Kids and Divorced Parents by Dr. Marvin ©

With rates of divorce at around 60%, it is obvious that many kids have parents who are no longer together. Regardless, the crucial task of parenting remains with the parents.Unfortunately, some parents use issues of visitation and/or custody to prolong their relationship battle. Conscious or less-than-conscious bitter interactive styles with an ex-spouse can be damaging to the child as well as the parent-child relationship. The following suggestions could be helpful if you are going through visitation/custody hassles with your ex-spouse or if you are involved with or know someone (e.g., friend or relative) who is going through the experience.

  1. Never discuss child support with the children. Hearing such, the child may try to take on the responsibility of being mediator--a role that is inappropriate and highly stressful.
  2. Never degrade your ex in front of your child. This includes the telephone--do not assume that your child is not listening or cannot hear you. If you talk about how bad a person your ex is, it is natural for a child to conclude that he /she must also be bad since they came from that stock! Degrading an ex usually backfires. Let your children draw their own conclusion about the character of your ex.
  3. Attempt to work together on decisions involving the child. Children often become confused when each parent has a different set of rules and expectations.
  4. Try to be similar with your ex. Recognize that if you are balking at becoming congruent with your ex or are unwilling to compromise, you might have unresolved power/control issues that are actually distressful to your child.
  5. It is best for both parents to attend school and sports activities. It communicates your involvement with the child/emotional investment. If your work schedule precludes you from going, make sure you communicate your wish to have been able to be there. Follow up with your child about what you missed (e.g., "Tell me all about your piano recital!").
  6. Both parents should be involved with disciplinary problems.
  7. Address your upcoming marriage with your child. Such a big change represents the need for a big adjustment. Don't expect the child to call your new spouse "mom" or "dad" right away. The child may feel like he/she is betraying their natural parent. Of course, way before the thought of marriage arises, it is important to be sensitive about bringing your new "friend" over around your kids. Reactions include anger and grief ("I guess this means my parents are not getting back together.") and worry ("Dad's got a girlfriend, but mom is suffering in her loneliness.")

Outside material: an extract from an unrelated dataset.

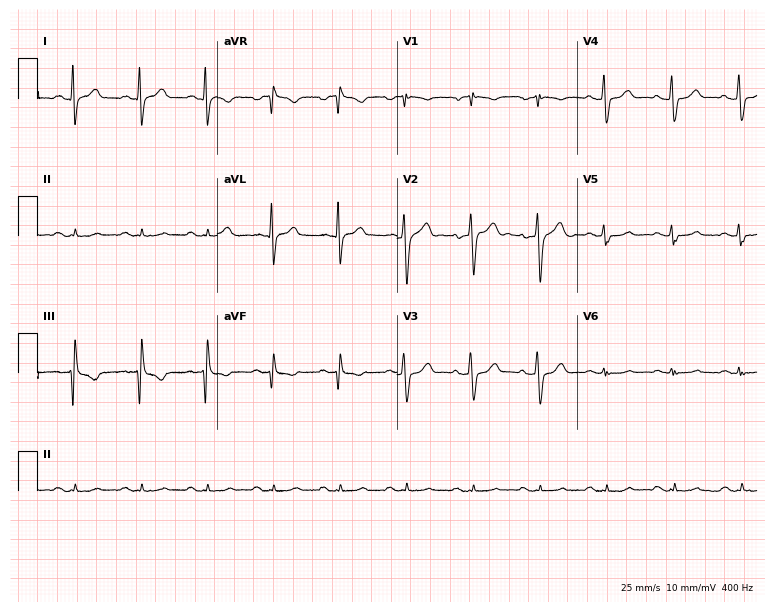
Standard 12-lead ECG recorded from a 61-year-old male (7.3-second recording at 400 Hz). None of these six findings is recorded: first-degree AV block, right bundle branch block (RBBB), left bundle branch block (LBBB), sinus bradycardia, atrial fibrillation (AF), sinus tachycardia. Only these six findings were labelled.

  8. Enlist the assistance of your ex if the child needs a ride to a friend's house or to a doctor's appointment. Making it difficult for your ex might be punishing to your child.
  9. One parent should not move to the other side of the county, if at all possible. Doing so often leaves the child with the impression that the moved parent didn't place him/her as a priority.
  10. Children often blame themselves for the divorce, but do not tend to voice this to their parents. Whether or not your child verbalizes self-blame, provide reassurance that the divorce was not your child's fault.